What it is / how it works — A verified pipeline pins and records four things, so any run is re-executable from its provenance:

  • Code and environment — exact versions of every package, container, and model weight, not "latest." The danger is silent drift: a dependency bump that quietly changes a result.
  • Parameters and configuration — every threshold, seed, and tile size captured as data, because configuration debt is where reproducibility quietly dies.
  • Determinism — controlled random seeds and, where GPU non-determinism matters, awareness that the same model can produce different masks across runs unless pinned.
  • Provenance and acquisition metadata — the run manifest: instrument, acquisition settings, and processing lineage, distinguishing provenance metadata (how it was made) from quality metadata (how good it is), aligned to OME/NGFF and QUAREP-LiMi so a run is interpretable by someone who wasn't there.

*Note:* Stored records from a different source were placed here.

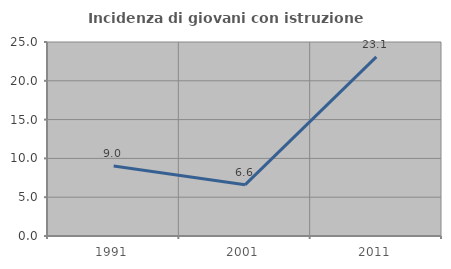
| Category | Incidenza di giovani con istruzione universitaria |
|---|---|
| 1991.0 | 9.009 |
| 2001.0 | 6.593 |
| 2011.0 | 23.077 |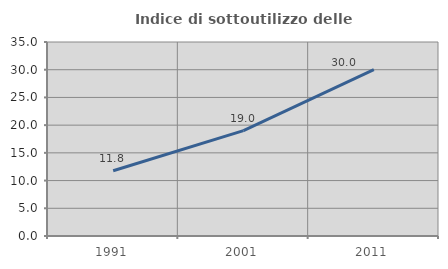
| Category | Indice di sottoutilizzo delle abitazioni  |
|---|---|
| 1991.0 | 11.78 |
| 2001.0 | 19.012 |
| 2011.0 | 30.026 |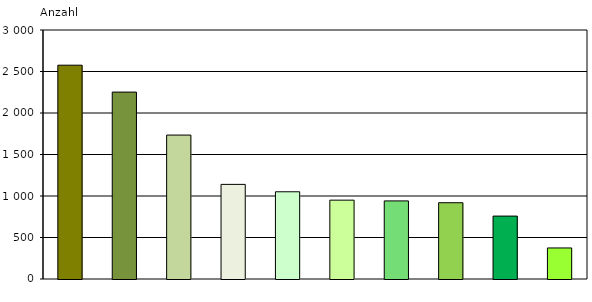
| Category | Series 0 |
|---|---|
| eingeschränkte Erziehungskompetenz der Eltern/Personensorgeberechtigten | 2576 |
| Belastungen des jungen Menschen durch familiäre Konflikte | 2252 |
| Entwicklungsauffälligkeiten/seelische Probleme des jungen Menschen | 1734 |
| Gefährdung des Kindeswohls | 1140 |
| Belastungen des jungen Menschen durch Problemlagen der Eltern | 1051 |
| unzureichende Förderung/Betreuung/Versorgung des jungen Menschen in der Familie | 950 |
| Unversorgtheit des jungen Menschen  | 941 |
| Auffälligkeiten im sozialen Verhalten (dissoziales Verhalten) des jungen Menschen | 919 |
| schulische/berufliche Probleme des jungen Menschen | 758 |
| Übernahme von einem anderen Jugendamt wegen Zuständigkeitswechsel | 374 |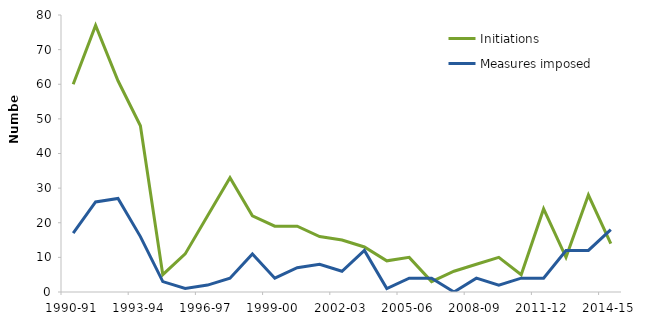
| Category | Initiations | Measures imposed |
|---|---|---|
| 1990-91 | 60 | 17 |
| 1991-92 | 77 | 26 |
| 1992-93 | 61 | 27 |
| 1993-94 | 48 | 16 |
| 1994-95 | 5 | 3 |
| 1995-96 | 11 | 1 |
| 1996-97 | 22 | 2 |
| 1997-98 | 33 | 4 |
| 1998-99 | 22 | 11 |
| 1999-00 | 19 | 4 |
| 2000-01 | 19 | 7 |
| 2001-02 | 16 | 8 |
| 2002-03 | 15 | 6 |
| 2003-04 | 13 | 12 |
| 2004-05 | 9 | 1 |
| 2005-06 | 10 | 4 |
| 2006-07 | 3 | 4 |
| 2007-08 | 6 | 0 |
| 2008-09 | 8 | 4 |
| 2009-10 | 10 | 2 |
| 2010-11 | 5 | 4 |
| 2011-12 | 24 | 4 |
| 2012-13 | 10 | 12 |
| 2013-14 | 28 | 12 |
| 2014-15 | 14 | 18 |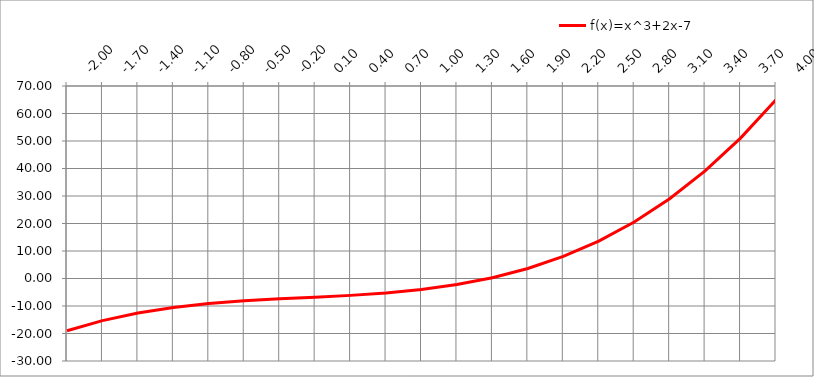
| Category | f(x)=x^3+2x-7 |
|---|---|
| -2.0 | -19 |
| -1.7 | -15.313 |
| -1.4 | -12.544 |
| -1.0999999999999999 | -10.531 |
| -0.7999999999999998 | -9.112 |
| -0.49999999999999983 | -8.125 |
| -0.19999999999999984 | -7.408 |
| 0.10000000000000014 | -6.799 |
| 0.40000000000000013 | -6.136 |
| 0.7000000000000002 | -5.257 |
| 1.0000000000000002 | -4 |
| 1.3000000000000003 | -2.203 |
| 1.6000000000000003 | 0.296 |
| 1.9000000000000004 | 3.659 |
| 2.2 | 8.048 |
| 2.5 | 13.625 |
| 2.8 | 20.552 |
| 3.0999999999999996 | 28.991 |
| 3.3999999999999995 | 39.104 |
| 3.6999999999999993 | 51.053 |
| 3.999999999999999 | 65 |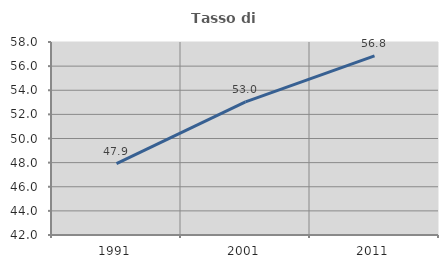
| Category | Tasso di occupazione   |
|---|---|
| 1991.0 | 47.917 |
| 2001.0 | 53.03 |
| 2011.0 | 56.847 |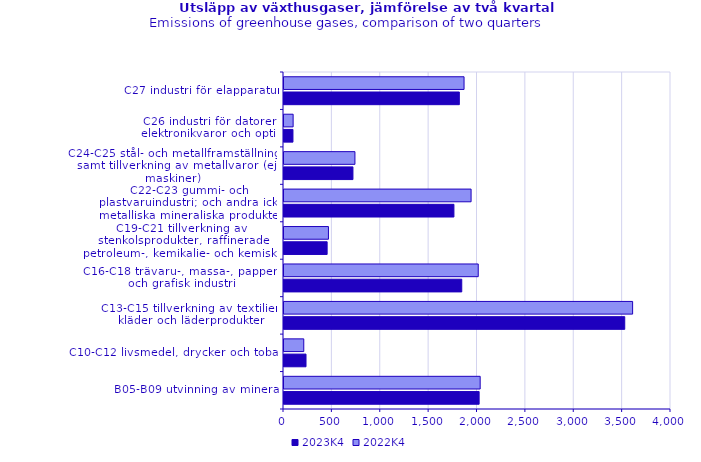
| Category | 2023K4 | 2022K4 |
|---|---|---|
| B05-B09 utvinning av mineral | 2016.844 | 2027.707 |
| C10-C12 livsmedel, drycker och tobak | 227.619 | 204.371 |
| C13-C15 tillverkning av textilier, kläder och läderprodukter | 3521.81 | 3603.312 |
| C16-C18 trävaru-, massa-, pappers- och grafisk industri | 1837.356 | 2007.651 |
| C19-C21 tillverkning av stenkolsprodukter, raffinerade petroleum-, kemikalie- och kemiska produkter samt av farmaceutiska basprodukter och läkemedel | 445.891 | 459.435 |
| C22-C23 gummi- och plastvaruindustri; och andra icke metalliska mineraliska produkter | 1756.32 | 1933.681 |
| C24-C25 stål- och metallframställning; samt tillverkning av metallvaror (ej maskiner) | 712.652 | 733.112 |
| C26 industri för datorer, elektronikvaror och optik | 92.623 | 94.361 |
| C27 industri för elapparatur | 1812.299 | 1861.073 |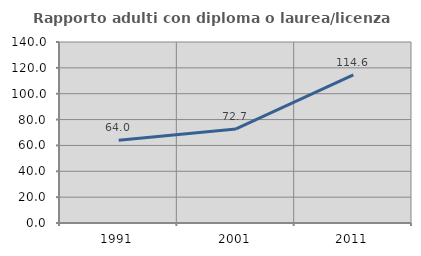
| Category | Rapporto adulti con diploma o laurea/licenza media  |
|---|---|
| 1991.0 | 64.035 |
| 2001.0 | 72.727 |
| 2011.0 | 114.623 |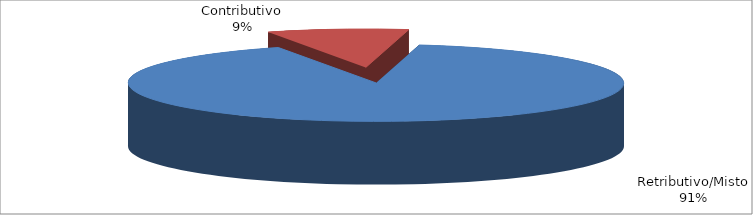
| Category | Decorrenti ANNO 2021 |
|---|---|
| Retributivo/Misto | 301350 |
| Contributivo | 30609 |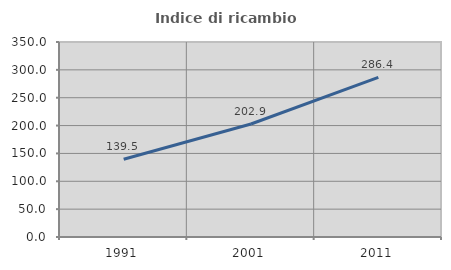
| Category | Indice di ricambio occupazionale  |
|---|---|
| 1991.0 | 139.506 |
| 2001.0 | 202.857 |
| 2011.0 | 286.364 |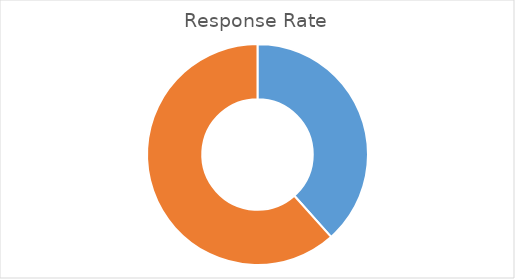
| Category | Total |
|---|---|
| Sum of OverallRespRate | 38.405 |
| Sum of OverallNonRespRate | 61.595 |

The unifying idea from Sculley et al. is that data dependencies are more dangerous than code dependencies, and most of a system is not the model — it is glue, configuration, and undeclared consumers. Verification is the engineering practice that keeps that surface under control: declarative workflows (e.g. Snakemake), pinned environments, regression tests on fixed inputs, and a manifest emitted with every result.

Where it breaks — Verification fails quietly because nothing errors — the pipeline runs, just differently. In Cell Painting, an unpinned illumination-correction or feature-extraction version shifts profiles across plates and is misread as a batch effect. In digital pathology, a scanner firmware or stain-normalization change moves slide-level scores with no code diff to blame. In light-sheet, a deconvolution library update alters segmentation in deep volumes that no one re-checks. In spatial omics, a registration parameter that lives in someone's notebook — not in version control — makes the transcript-to-cell assignment unreproducible. The through-line is CACE: changing anything changes everything, so the only defense is to make "anything" explicit and recorded. Verification is what lets validation mean something — you cannot trust a result you cannot reproduce.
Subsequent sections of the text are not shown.